Thursday, March 25, 2010
03.24.10. A major contributor to the explosion of quantitative data in microbiology in the past 10-20 years has been the advent of the fluorescent protein. Originally extracted from jellyfish, fluorescent proteins can be designed to be coupled to (either produced along with or literally bound to) other intracellular molecules of interest. Under a microscope the brightness then provides a proxy for molecular concentration. This fluorescent "tagging" procedure has elucidated scads of time-, space-, and concentration-dependent molecular processes inside individual living cells. As a class we observed two movies of bacterial cells whose fluorescence intensity changed as a function of time: (1) a movie taken by Mr. Mugler at Caltech's Bootcamp, in which bacteria were photobleached, causing the fluorescence to decrease exponentially with time, and (2) the movie shown here, from Stricker et al, Nature, 2008, in which bacteria were synthetically engineered to oscillate in fluorescence over time. Students were then presented with two sets of fluorescence vs time data and asked which data set corresponded to which movie, a question that they answered definitively by constructing a double-line graph. This exercise reinforced the preceding class discussion that line graphs are appropriate for visualizing and comparing changes over time.
Wednesday, February 24, 2010
02.24.10. Given ample nutrients, warmth, and space, bacteria divide regularly with division times on the order of an hour, and are thus a canonical model for exponential growth (see 10.17.08 post). The proliferation of viruses, on the other hand, is host-dependent, and therefore an additive model might be more appropriate. The rhinovirus, for example, a causative agent of the common cold, can be present in as many as 1 million copies per milliliter of nasal mucus (Web MD). Since we each produce about 1 liter of mucus per day (Dr. Oz), this amounts to approximately 1 billion viruses per cold victim. Assuming that an average of one person per day in a local community contracts a cold, the number of viruses grows additively: 1 billion, 2 billion, 3 billion, etc. Students were given this information and posed the question "Will there be more bacteria or viruses, and when?". Answering the question led students to recall (1) the conversion between hours and days, (2) the representation of repeated multiplication as exponentiation, and (3) the use of scientific notation and exponential notation, both on paper and in the calculator. As demonstrated by the plot above, exponential growth is much more rapid than linear growth, and under these models the bacterial population handily overtakes the viral population in about 30 hours.
Wednesday, February 10, 2010
01.25.10. Bacteria swim toward higher nutrient concentrations using a "run and tumble" strategy (see 03.20.09 post and this animation from ClearScience, from which a screen shot is shown here). It is important to recognize, however, that regions of high nutrient concentration are constantly changing, since nutrient particles are diffusing throughout the medium (as Kool-Aid mix diffuses throughout a glass of water). A bacterium must reach the nutrients before they diffuse away.
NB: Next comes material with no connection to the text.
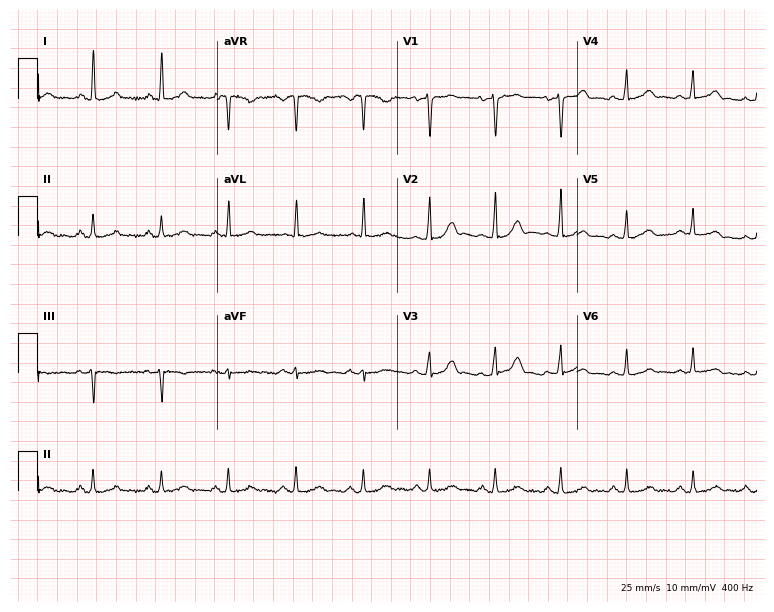
12-lead ECG (7.3-second recording at 400 Hz) from a female, 41 years old. Labelled as a normal ECG.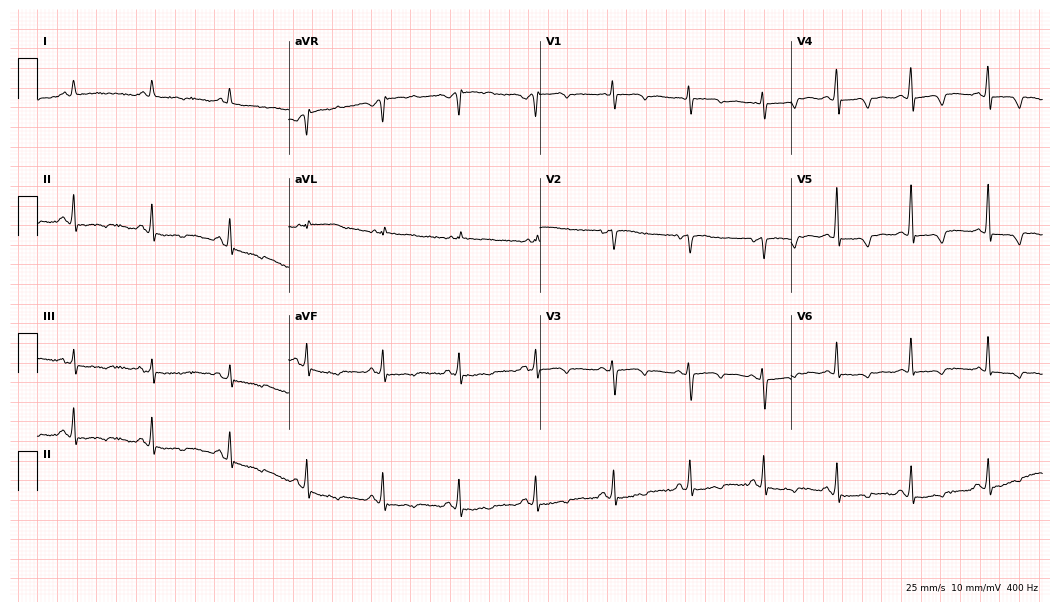
Resting 12-lead electrocardiogram (10.2-second recording at 400 Hz). Patient: a 48-year-old woman. None of these six findings is recorded: first-degree AV block, right bundle branch block, left bundle branch block, sinus bradycardia, atrial fibrillation, sinus tachycardia.

As a class, we realized that this criterion can be made quantitative using an inequality: the bacterium's swimming properties (which students quantified as its velocity v and its run length L) must be greater than the nutrient's diffusive properties (which students quantified as the recently discussed diffusion constant D). Examining the units (or 'dimensions') of the three quantities as a class, we realized multiplication of v and L yields the only dimensionally consistent result, giving vL > D. Students isolated L, then substituted D = 1,000 um^2/s and v = 30 um/s (bacteria can swim about 30 times their body length in 1 second!) to compute the minimum run length necessary to "outrun" diffusion: L > D/v ~ 33 um (micrometers), a biologically realistic value.
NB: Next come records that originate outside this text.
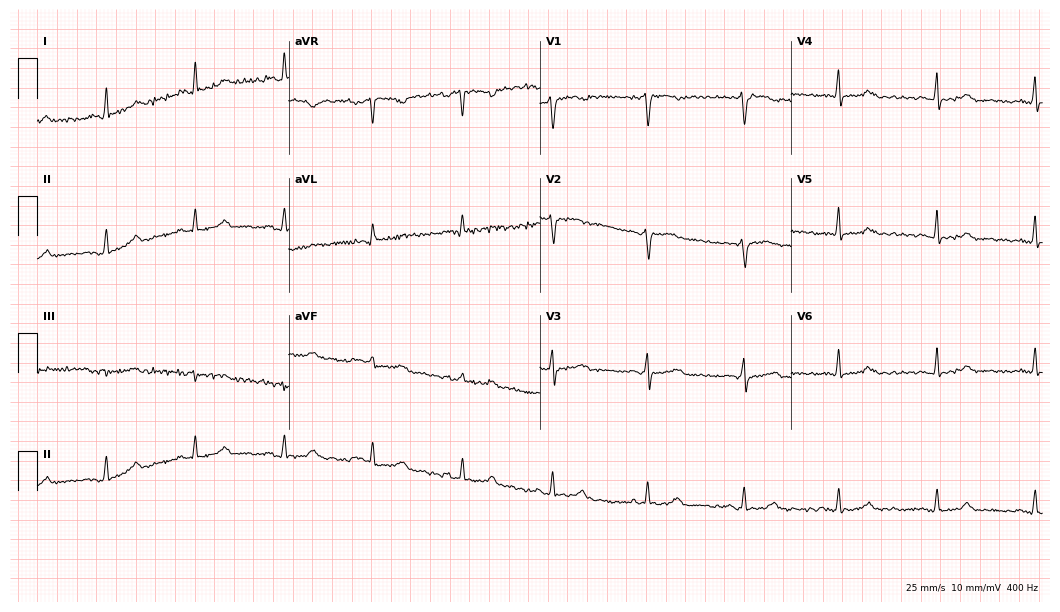
Standard 12-lead ECG recorded from a 49-year-old female (10.2-second recording at 400 Hz). Read as a normal ECG.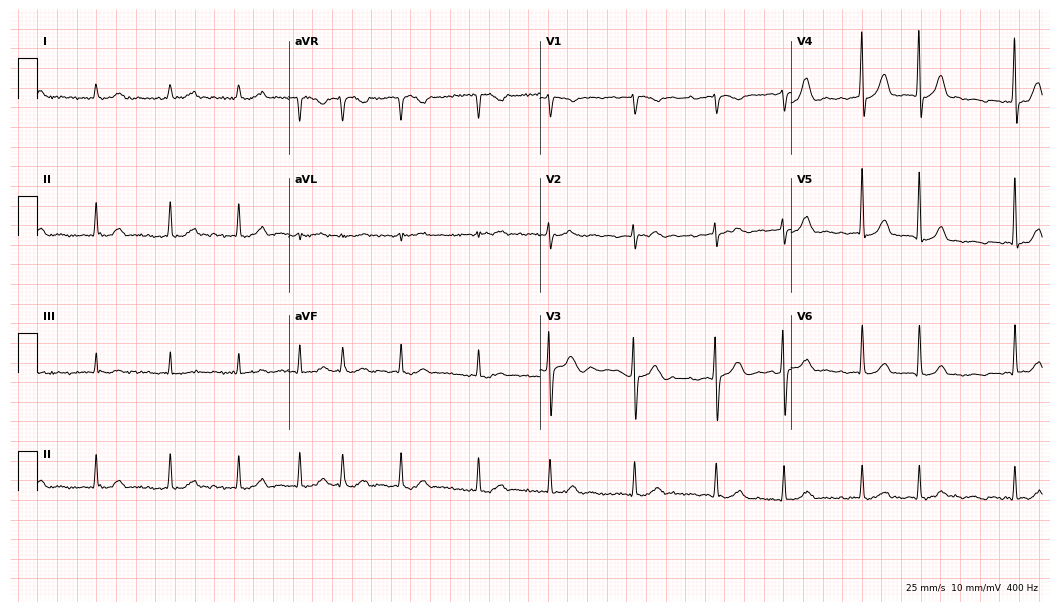
Electrocardiogram, a woman, 77 years old. Interpretation includes atrial fibrillation.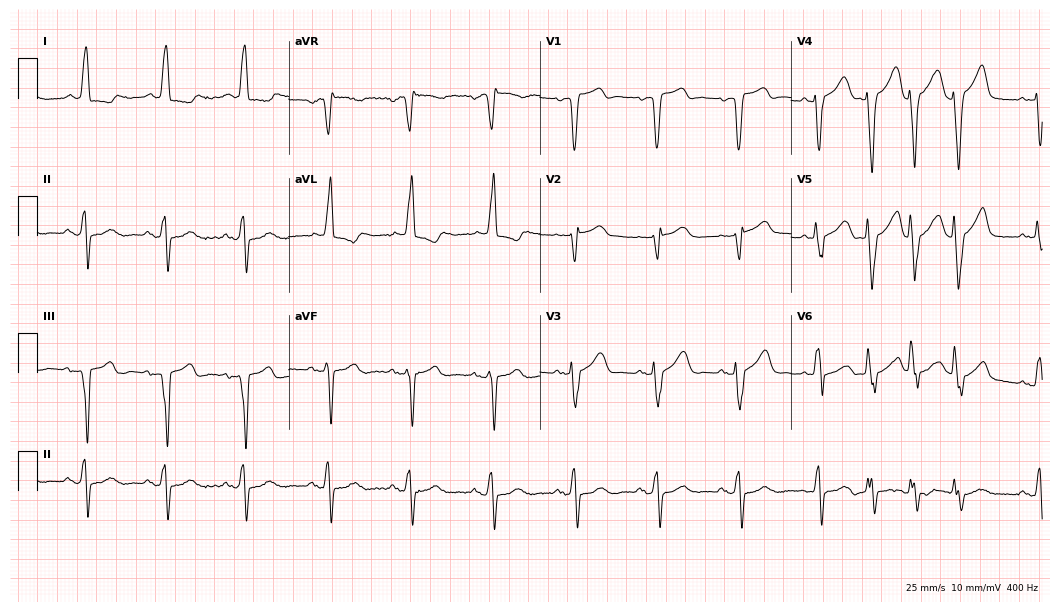
Electrocardiogram, a male, 80 years old. Of the six screened findings (first-degree AV block, right bundle branch block, left bundle branch block, sinus bradycardia, atrial fibrillation, sinus tachycardia), none is recorded.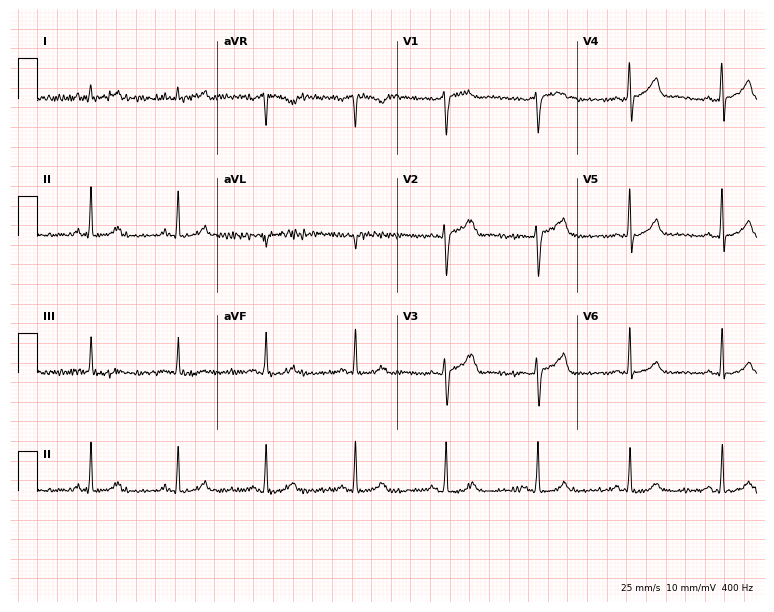
Electrocardiogram, a male patient, 49 years old. Overall reading on record: normal ECG.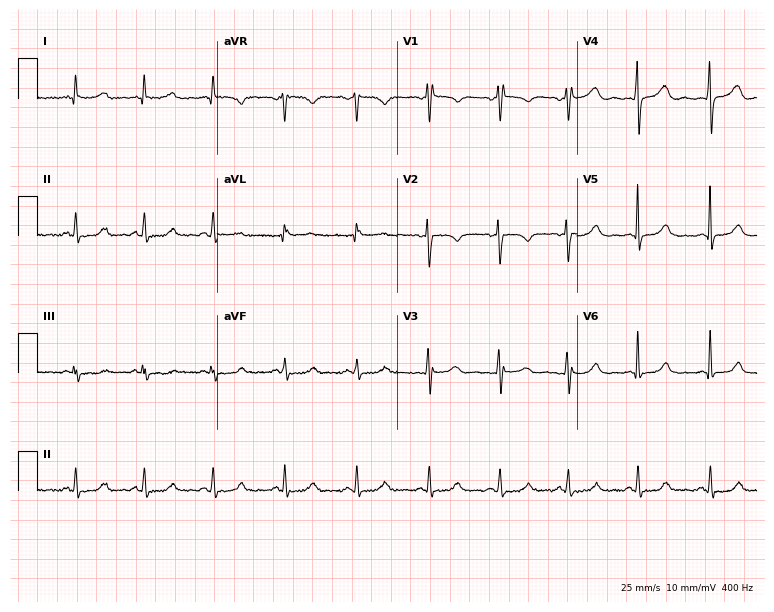
Electrocardiogram (7.3-second recording at 400 Hz), a female patient, 43 years old. Of the six screened findings (first-degree AV block, right bundle branch block (RBBB), left bundle branch block (LBBB), sinus bradycardia, atrial fibrillation (AF), sinus tachycardia), none is recorded. Findings outside these six are not listed.

Thursday, January 21, 2010
01.21.10. The way a bacterium breathes limits how large it can grow. Unlike a human, who actively takes in oxygen and expels carbon dioxide, a bacterium passively takes in oxygen and other nutrients, absorbing through its membrane only those molecules that strike its surface while diffusing throughout the surrounding medium. The maximum metabolic intake M (molecules per time per mass) of such a passively "breathing" organism is readily calculated (see, e.g., Philip Nelson's Biological Physics, Sec. 4.6.2, p. 138) as M = 3Dc/(nR^2), where c and D are the concentration and diffusion constant, respectively, of the external molecule (e.g. oxygen), and n and R are the density and radius, respectively, of the bacterium. Solving this equation for R yields an upper bound for the size of the bacterium, i.e. R < sqrt[3Dc/(nM)]. Students, armed with values of D, c, n, and M, solved for and graphed the result R < 5 microns (which is actually a quite reasonable limit for bacterial size). As a "challenge" question, students were also asked to figure out how algebraically to get from the M equation to the R equation by understanding the steps in an analogous problem.